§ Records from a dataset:

-=-=-=-=-

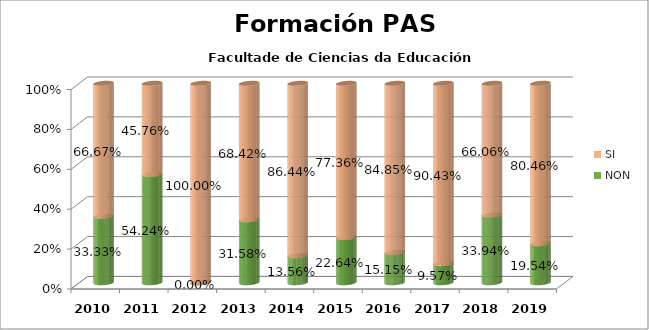
| Category | NON | SI |
|---|---|---|
| 2010.0 | 0.333 | 0.667 |
| 2011.0 | 0.542 | 0.458 |
| 2012.0 | 0 | 1 |
| 2013.0 | 0.316 | 0.684 |
| 2014.0 | 0.136 | 0.864 |
| 2015.0 | 0.226 | 0.774 |
| 2016.0 | 0.152 | 0.848 |
| 2017.0 | 0.096 | 0.904 |
| 2018.0 | 0.339 | 0.661 |
| 2019.0 | 0.195 | 0.805 |
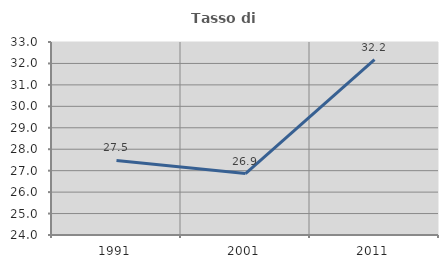
| Category | Tasso di occupazione   |
|---|---|
| 1991.0 | 27.478 |
| 2001.0 | 26.864 |
| 2011.0 | 32.178 |
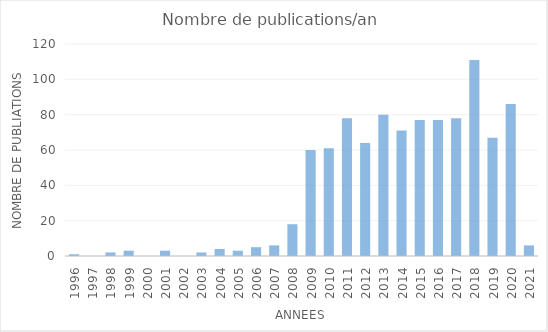
| Category | Series 0 |
|---|---|
| 1996.0 | 1 |
| 1997.0 | 0 |
| 1998.0 | 2 |
| 1999.0 | 3 |
| 2000.0 | 0 |
| 2001.0 | 3 |
| 2002.0 | 0 |
| 2003.0 | 2 |
| 2004.0 | 4 |
| 2005.0 | 3 |
| 2006.0 | 5 |
| 2007.0 | 6 |
| 2008.0 | 18 |
| 2009.0 | 60 |
| 2010.0 | 61 |
| 2011.0 | 78 |
| 2012.0 | 64 |
| 2013.0 | 80 |
| 2014.0 | 71 |
| 2015.0 | 77 |
| 2016.0 | 77 |
| 2017.0 | 78 |
| 2018.0 | 111 |
| 2019.0 | 67 |
| 2020.0 | 86 |
| 2021.0 | 6 |
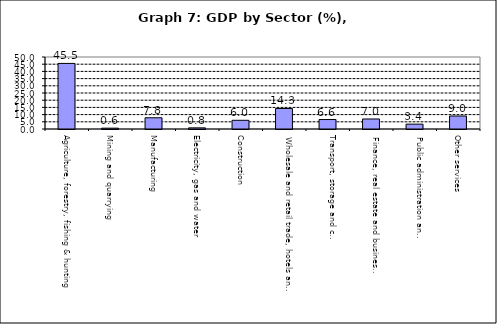
| Category | Series 0 |
|---|---|
| Agriculture, forestry, fishing & hunting | 45.543 |
| Mining and quarrying  | 0.585 |
| Manufacturing | 7.81 |
| Electricity, gas and water | 0.796 |
| Construction | 6.037 |
| Wholesale and retail trade, hotels and restaurants  | 14.257 |
| Transport, storage and communication                | 6.576 |
| Finance, real estate and business services          | 6.965 |
| Public administration and Defense                       | 3.373 |
| Other services                                    | 9.027 |
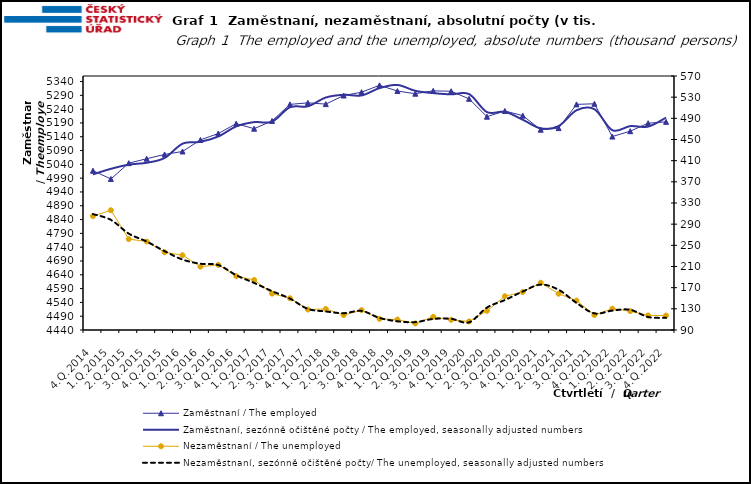
| Category | Zaměstnaní / The employed | Zaměstnaní, sezónně očištěné počty / The employed, seasonally adjusted numbers |
|---|---|---|
| 4.Q.2014 | 5017.051 | 5003.629 |
| 1.Q.2015 | 4987.141 | 5023.827 |
| 2.Q.2015 | 5044.285 | 5038.984 |
| 3.Q.2015 | 5060.3 | 5045.647 |
| 4.Q.2015 | 5075.884 | 5063.085 |
| 1.Q.2016 | 5086.671 | 5114.698 |
| 2.Q.2016 | 5128.493 | 5121.602 |
| 3.Q.2016 | 5151.712 | 5140.967 |
| 4.Q.2016 | 5187.436 | 5177.35 |
| 1.Q.2017 | 5169.203 | 5192.941 |
| 2.Q.2017 | 5197.265 | 5194.555 |
| 3.Q.2017 | 5257.26 | 5246.726 |
| 4.Q.2017 | 5262.691 | 5250.237 |
| 1.Q.2018 | 5258.225 | 5281.99 |
| 2.Q.2018 | 5289.242 | 5291.982 |
| 3.Q.2018 | 5301.361 | 5289.641 |
| 4.Q.2018 | 5326.327 | 5316.128 |
| 1.Q.2019 | 5305.534 | 5327.565 |
| 2.Q.2019 | 5295.929 | 5306.306 |
| 3.Q.2019 | 5306.247 | 5298.103 |
| 4.Q.2019 | 5304.7 | 5293.467 |
| 1.Q.2020 | 5277.418 | 5294.602 |
| 2.Q.2020 | 5212.593 | 5229.332 |
| 3.Q.2020 | 5233.335 | 5230.287 |
| 4.Q.2020 | 5216.403 | 5201.67 |
| 1.Q.2021 | 5165.582 | 5170.334 |
| 2.Q.2021 | 5171.264 | 5178.592 |
| 3.Q.2021 | 5257.199 | 5235.825 |
| 4.Q.2021 | 5259.43 | 5239.857 |
| 1.Q.2022 | 5140.696 | 5163.642 |
| 2.Q.2022 | 5160.173 | 5178.417 |
| 3.Q.2022 | 5188.945 | 5176.76 |
| 4.Q.2022 | 5193.945 | 5209.198 |

-=-=-=-=-

The entries are to be transcribed word for word, without their images.

| Category | NON | SI |
|---|---|---|
| 2010.0 | 0.333 | 0.667 |
| 2011.0 | 0.542 | 0.458 |
| 2012.0 | 0 | 1 |
| 2013.0 | 0.316 | 0.684 |
| 2014.0 | 0.136 | 0.864 |
| 2015.0 | 0.226 | 0.774 |
| 2016.0 | 0.152 | 0.848 |
| 2017.0 | 0.096 | 0.904 |
| 2018.0 | 0.339 | 0.661 |
| 2019.0 | 0.195 | 0.805 |
| Category | Tasso di occupazione   |
|---|---|
| 1991.0 | 27.478 |
| 2001.0 | 26.864 |
| 2011.0 | 32.178 |
| Category | Series 0 |
|---|---|
| 1996.0 | 1 |
| 1997.0 | 0 |
| 1998.0 | 2 |
| 1999.0 | 3 |
| 2000.0 | 0 |
| 2001.0 | 3 |
| 2002.0 | 0 |
| 2003.0 | 2 |
| 2004.0 | 4 |
| 2005.0 | 3 |
| 2006.0 | 5 |
| 2007.0 | 6 |
| 2008.0 | 18 |
| 2009.0 | 60 |
| 2010.0 | 61 |
| 2011.0 | 78 |
| 2012.0 | 64 |
| 2013.0 | 80 |
| 2014.0 | 71 |
| 2015.0 | 77 |
| 2016.0 | 77 |
| 2017.0 | 78 |
| 2018.0 | 111 |
| 2019.0 | 67 |
| 2020.0 | 86 |
| 2021.0 | 6 |
| Category | Series 0 |
|---|---|
| Agriculture, forestry, fishing & hunting | 45.543 |
| Mining and quarrying  | 0.585 |
| Manufacturing | 7.81 |
| Electricity, gas and water | 0.796 |
| Construction | 6.037 |
| Wholesale and retail trade, hotels and restaurants  | 14.257 |
| Transport, storage and communication                | 6.576 |
| Finance, real estate and business services          | 6.965 |
| Public administration and Defense                       | 3.373 |
| Other services                                    | 9.027 |
| Category | Zaměstnaní / The employed | Zaměstnaní, sezónně očištěné počty / The employed, seasonally adjusted numbers |
|---|---|---|
| 4.Q.2014 | 5017.051 | 5003.629 |
| 1.Q.2015 | 4987.141 | 5023.827 |
| 2.Q.2015 | 5044.285 | 5038.984 |
| 3.Q.2015 | 5060.3 | 5045.647 |
| 4.Q.2015 | 5075.884 | 5063.085 |
| 1.Q.2016 | 5086.671 | 5114.698 |
| 2.Q.2016 | 5128.493 | 5121.602 |
| 3.Q.2016 | 5151.712 | 5140.967 |
| 4.Q.2016 | 5187.436 | 5177.35 |
| 1.Q.2017 | 5169.203 | 5192.941 |
| 2.Q.2017 | 5197.265 | 5194.555 |
| 3.Q.2017 | 5257.26 | 5246.726 |
| 4.Q.2017 | 5262.691 | 5250.237 |
| 1.Q.2018 | 5258.225 | 5281.99 |
| 2.Q.2018 | 5289.242 | 5291.982 |
| 3.Q.2018 | 5301.361 | 5289.641 |
| 4.Q.2018 | 5326.327 | 5316.128 |
| 1.Q.2019 | 5305.534 | 5327.565 |
| 2.Q.2019 | 5295.929 | 5306.306 |
| 3.Q.2019 | 5306.247 | 5298.103 |
| 4.Q.2019 | 5304.7 | 5293.467 |
| 1.Q.2020 | 5277.418 | 5294.602 |
| 2.Q.2020 | 5212.593 | 5229.332 |
| 3.Q.2020 | 5233.335 | 5230.287 |
| 4.Q.2020 | 5216.403 | 5201.67 |
| 1.Q.2021 | 5165.582 | 5170.334 |
| 2.Q.2021 | 5171.264 | 5178.592 |
| 3.Q.2021 | 5257.199 | 5235.825 |
| 4.Q.2021 | 5259.43 | 5239.857 |
| 1.Q.2022 | 5140.696 | 5163.642 |
| 2.Q.2022 | 5160.173 | 5178.417 |
| 3.Q.2022 | 5188.945 | 5176.76 |
| 4.Q.2022 | 5193.945 | 5209.198 |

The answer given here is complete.